Saturday, July 20, marked the 50th anniversary of the first moon landing by the crew of the Apollo 11 mission. Three short years later, in 1972, the Apollo 17 mission would mark the last manned expedition to the moon. This is all common knowledge. What you may not know, however, is that when NASA launched the astronauts into space in December of that year, they sent a little bit of eastern Kentucky to the moon with them.
As they were planning for Apollo 17, the space agency contracted with Ashland Oil to produce the RP1 rocket fuel that would power the rockets that would propel the astronauts into space – 950,000 gallons of it, according to the internal company magazine. What they didn't know was that a sample of the highly refined kerosene would end up in a garage in Grayson for the next 47 years.
Donald P. Malone was a young chemical engineer at Ashland Oil at the time, explained his son Donald M. Malone – also a chemical engineer – when a sample of the fuel was sent to his father, likely for analysis. It was then that the senior Malone, realizing the historical significance of the fuel, likely bottled his sample of it. When his father passed, the younger Malone knew that he wanted to retrieve the sample and keep it safe.
"What this actually is is RP 1, which is what it says right here," Malone explained, pointing out the label his father placed on the sample bottle. "That stands for rocket propellant 1. It's the grade of fuel, just like JP 1 is jet propellant 1... this is a spec of fuel. RP 1, just like JP 1, JP 3 and JP 8, are different refined grades of, basically, kerosene. So it's highly refined kerosene."
"The reason it's highly refined," he continued, "is that rockets take tremendous torture. You've seen the ice falling off a rocket when it takes off? So parts of a rocket engine are cryogenically cold, because of the liquid oxygen and the liquid hydrogen. So it's minus 300 Fahrenheit. But of course the business end of the rocket is all fire. So parts of a rocket engine are terribly hot. So you have to have a fuel that can both withstand great cold, and not solidify – because petroleum will freeze up if it gets cold enough – and a product that will resist great temperature. That's kind of the challenge from an engineering point of view. So Ashland, and a few other people, could meet that challenge, and they made this fuel that met that spec, and they called it RP 1."
"It's nothing that is going to blow up in your hand," he explained. "It would burn just fine in a kerosene heater. But it is really expensive, highly refined kerosene."
In a rocket engine the fuel is combined with liquid oxygen so that it burns at an even higher temperature, providing the immense thrust needed to break free from the earth's atmosphere. The liquid oxygen also provides the oxygen needed for the fuel to burn in the oxygen free vacuum of space.

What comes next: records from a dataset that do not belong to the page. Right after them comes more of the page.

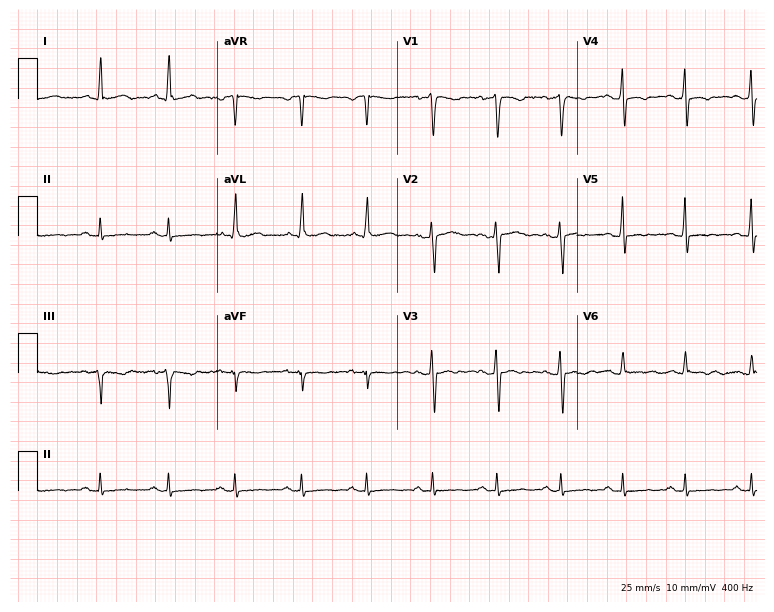
12-lead ECG from a man, 54 years old (7.3-second recording at 400 Hz). No first-degree AV block, right bundle branch block, left bundle branch block, sinus bradycardia, atrial fibrillation or sinus tachycardia recorded for this tracing. Only these six findings were labelled.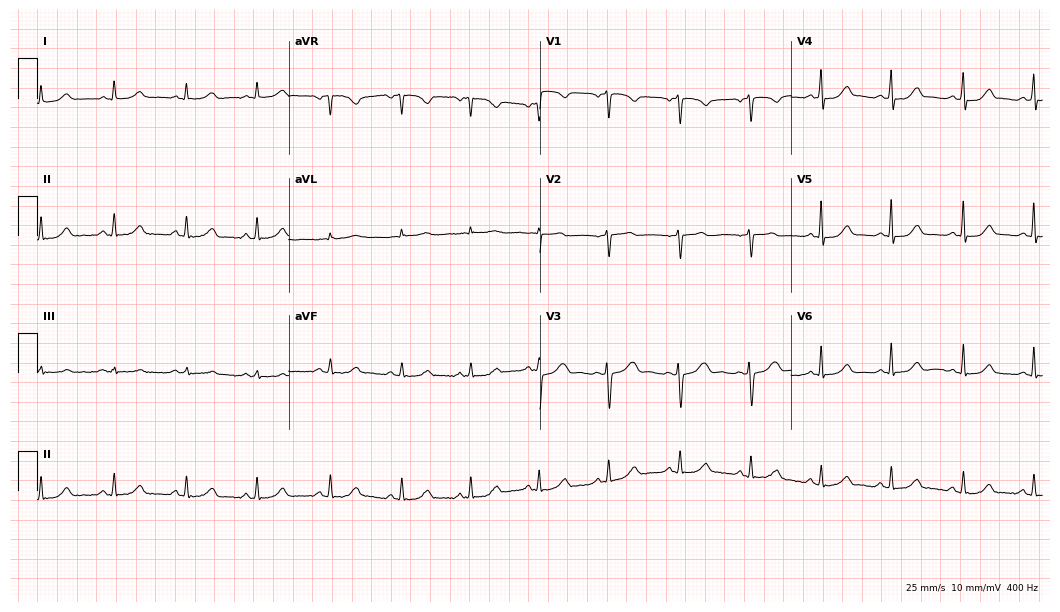
12-lead ECG (10.2-second recording at 400 Hz) from a woman, 53 years old. Labelled as a normal ECG.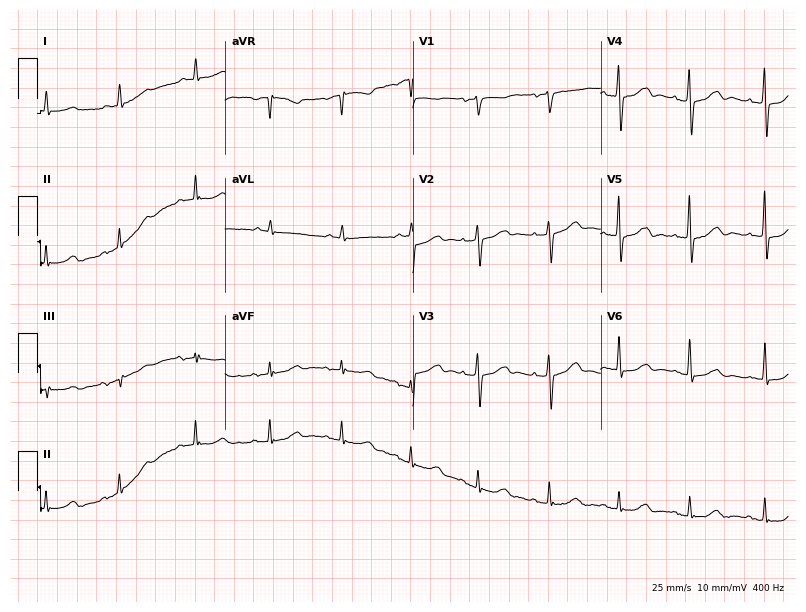
12-lead ECG from a 66-year-old woman (7.7-second recording at 400 Hz). Recorded interpretation: within normal limits.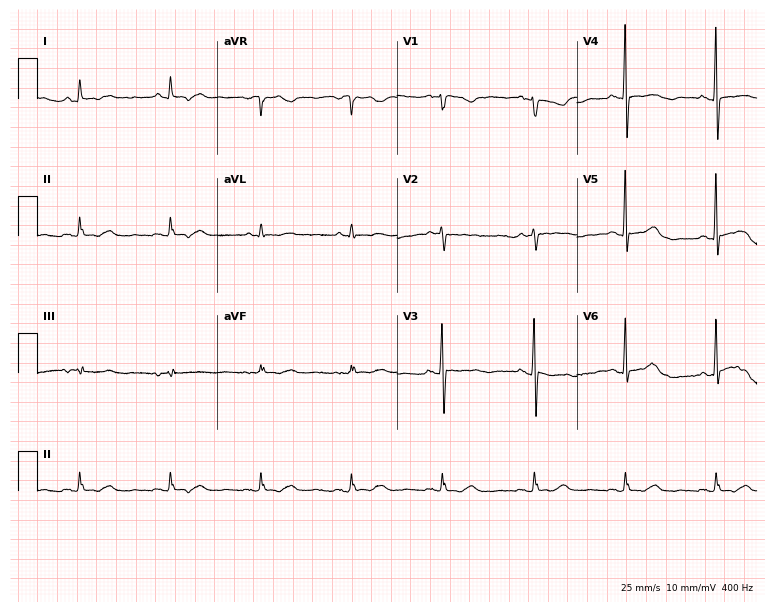
ECG — a 77-year-old female. Screened for six findings — first-degree AV block, right bundle branch block, left bundle branch block, sinus bradycardia, atrial fibrillation, sinus tachycardia — none is recorded.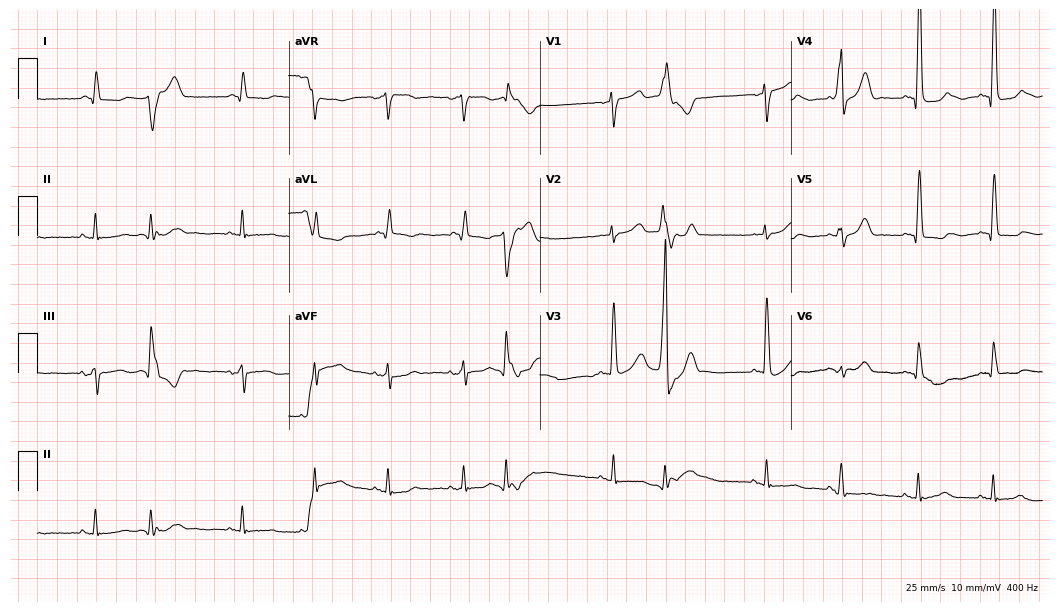
Electrocardiogram (10.2-second recording at 400 Hz), a 69-year-old male patient. Of the six screened findings (first-degree AV block, right bundle branch block, left bundle branch block, sinus bradycardia, atrial fibrillation, sinus tachycardia), none is recorded. Findings outside these six are not listed.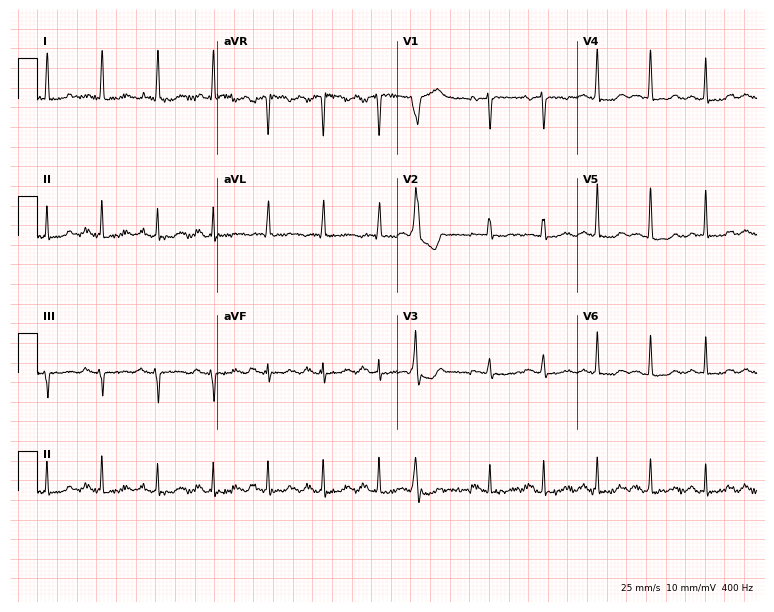
12-lead ECG from a 66-year-old woman. Findings include sinus tachycardia (a sinus rate of 100 beats per minute or more).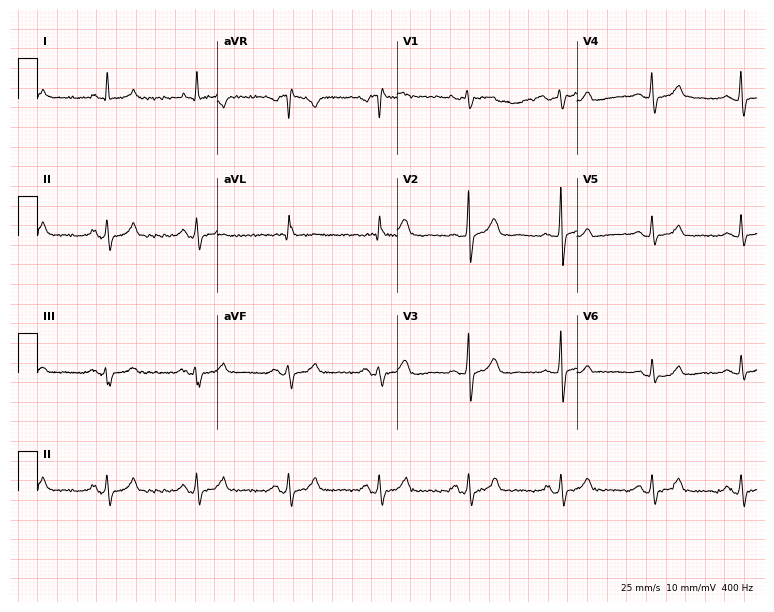
ECG (7.3-second recording at 400 Hz) — a female patient, 71 years old. Screened for six findings — first-degree AV block, right bundle branch block, left bundle branch block, sinus bradycardia, atrial fibrillation, sinus tachycardia — none is recorded. Other findings, if any, are not listed.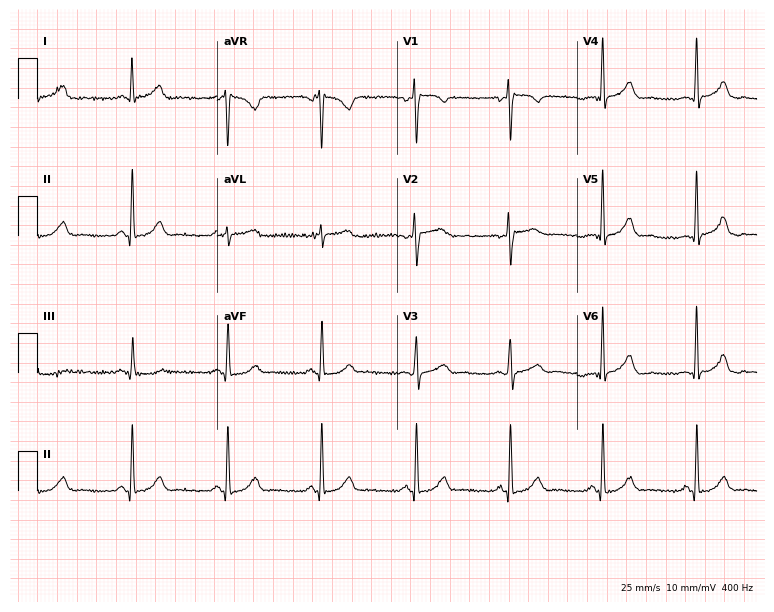
12-lead ECG from a woman, 49 years old. Labelled as a normal ECG.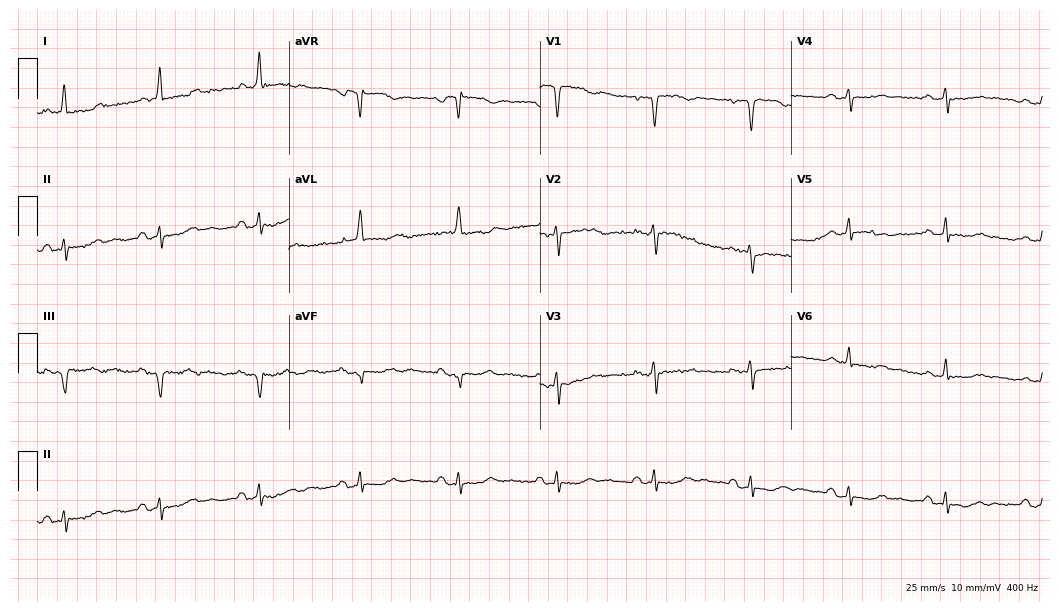
12-lead ECG from a female, 60 years old. No first-degree AV block, right bundle branch block, left bundle branch block, sinus bradycardia, atrial fibrillation or sinus tachycardia recorded for this tracing. Findings outside these six are not listed.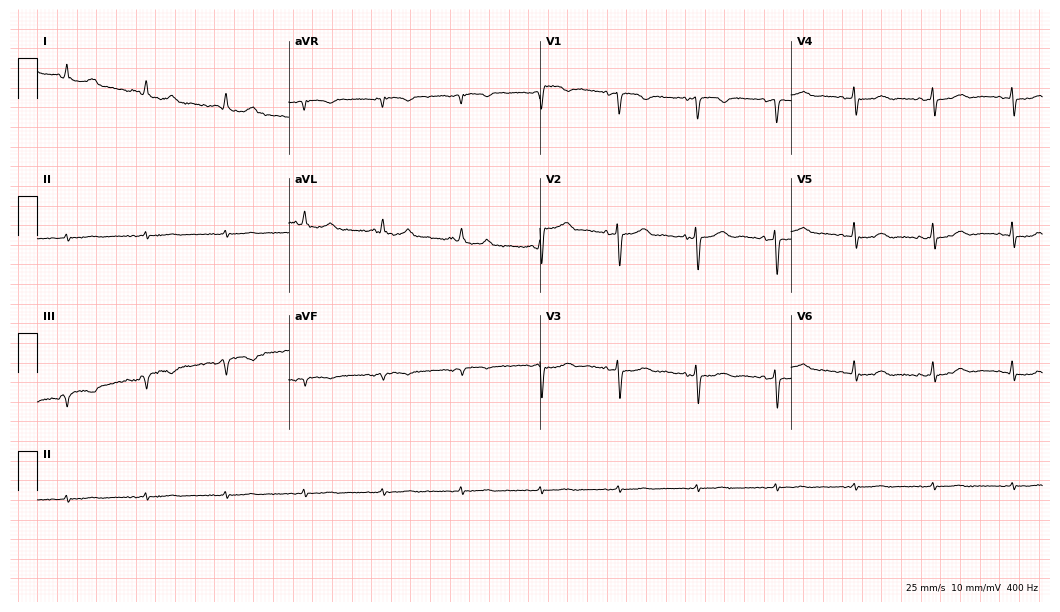
Resting 12-lead electrocardiogram (10.2-second recording at 400 Hz). Patient: an 82-year-old female. None of these six findings is recorded: first-degree AV block, right bundle branch block, left bundle branch block, sinus bradycardia, atrial fibrillation, sinus tachycardia. Findings outside these six are not listed.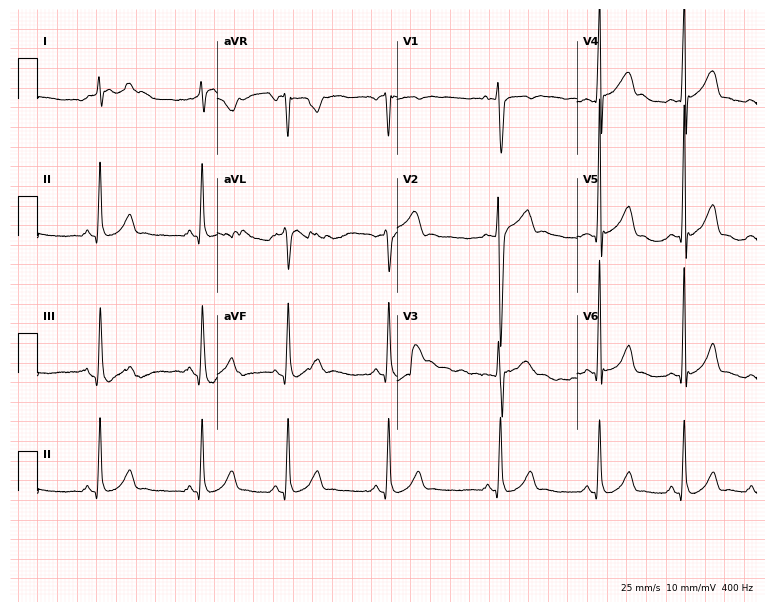
12-lead ECG (7.3-second recording at 400 Hz) from a 21-year-old man. Labelled as a normal ECG.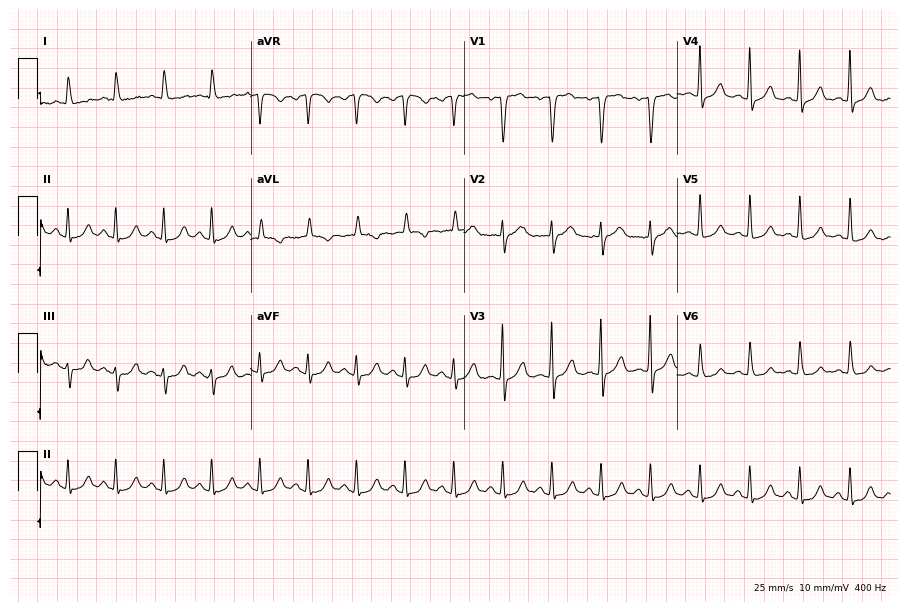
ECG — a man, 54 years old. Findings include sinus tachycardia (a sinus rate of 100 beats per minute or more).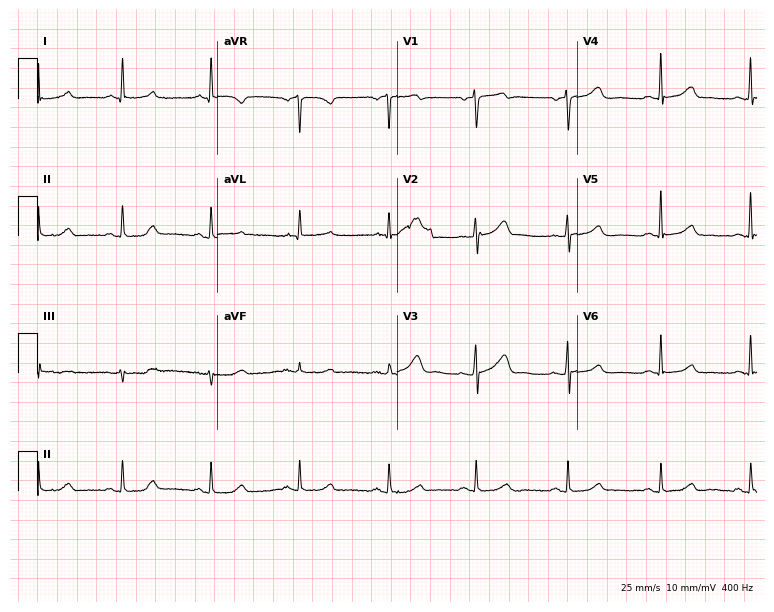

"It burns with the explosive power you see in the picture," Malone said of the rocket fuel and oxygen mixture.
"My father worked for most of his career with Ashland Petroleum Corporation, Ashand Oil, and he was in research and development for most of that time," Malone continued. "While he did all his work for Ashland he had a lot of fun, he got to do a lot of strange and fun things, because Ashland was a very creative company as far as oil companies went. So they did strange and fun things, and where he was in the research end, he got to experience all those strange and fun things... In the process he got hold of samples of material, because he had to run the specs on them, things like that. So that's how he came to get this product was he probably, I imagine, is he was probably running the specs on it (to make sure it was refined enough for rocket use.) He obviously thought it was neat enough to save."
It wasn't the only thing he thought was neat enough to save. His son said that his garage was more akin to the laboratory of a mad scientist than a place to park your car, and it was known in the neighborhood that if you needed something unique, you should come see his father. When the younger Malone went to clean out the garage after his father's passing he sent some of the items he had stored there to the University of Kentucky for proper storage or disposal. But the rocket fuel came home with him.
"This fueled the first stage of the rocket, which is when you're seeing all the (fire) as it's taking off, the first two and a half minutes of lauch. This is what powered it. And Ashland Oil, right there in Cattletsburg, was what sent them to the moon, which is kind of a neat story in and of itself. So not only do I have a bottle of it, which is kind of neatly logoed, which makes a good (display piece) the story alone, that our local refinery, sent people to the moon (is worthwhile.) So not only does it fill up our cars to this day, but it sent astronauts to the moon. That's kind of a neat story."
But the family has yet another story that points out what kind of character Malone's father was. Malone pointed out that the bottle wasn't completely full any longer. About half of it had been used at various times in the past. According to the story his father told, he had used some of the rocket fuel to help light a charcoal grill when he was out of conventional lighter fluid.
Not only was this quite possibly the most expensive charcoal accelerant ever used to fuel a barbecue, but it burns so cleanly that it likely made burgers and hot dogs that were out of this world.